## Exercise prompt
From the records below, please print only the lines from the one containing "organism: C57BL Mouse" through the one containing "sample: Mouse Salivary gland", both included. Skip the pictures.

## Information shown
* * *

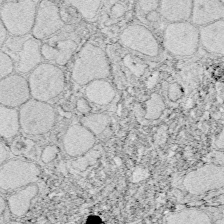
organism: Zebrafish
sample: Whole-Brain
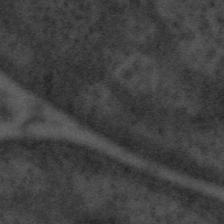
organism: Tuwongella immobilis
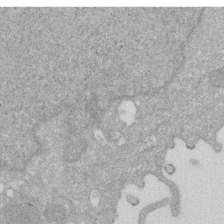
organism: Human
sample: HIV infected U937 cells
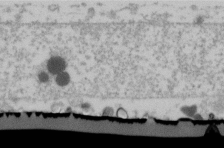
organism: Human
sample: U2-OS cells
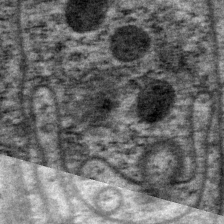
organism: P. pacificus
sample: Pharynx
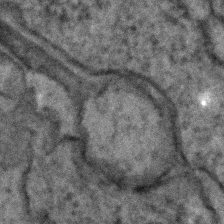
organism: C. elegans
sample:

* * *

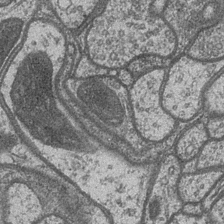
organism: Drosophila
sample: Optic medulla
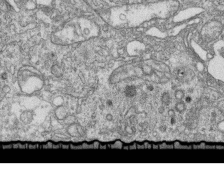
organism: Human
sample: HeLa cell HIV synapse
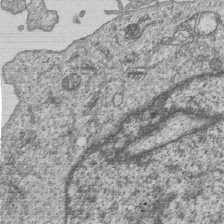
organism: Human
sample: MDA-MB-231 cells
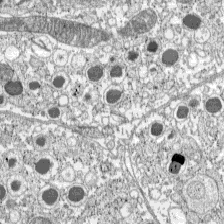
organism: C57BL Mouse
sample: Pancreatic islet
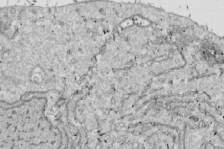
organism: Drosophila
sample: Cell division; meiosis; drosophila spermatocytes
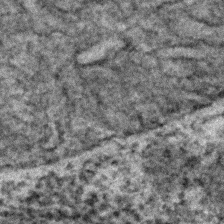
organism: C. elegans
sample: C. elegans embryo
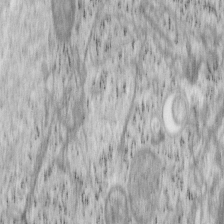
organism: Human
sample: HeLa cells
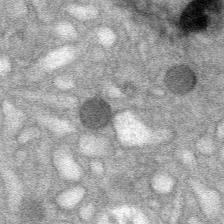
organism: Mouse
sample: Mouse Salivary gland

* * *

## Solution
organism: C57BL Mouse
sample: Pancreatic islet
organism: Drosophila
sample: Cell division; meiosis; drosophila spermatocytes
organism: C. elegans
sample: C. elegans embryo
organism: Human
sample: HeLa cells
organism: Mouse
sample: Mouse Salivary gland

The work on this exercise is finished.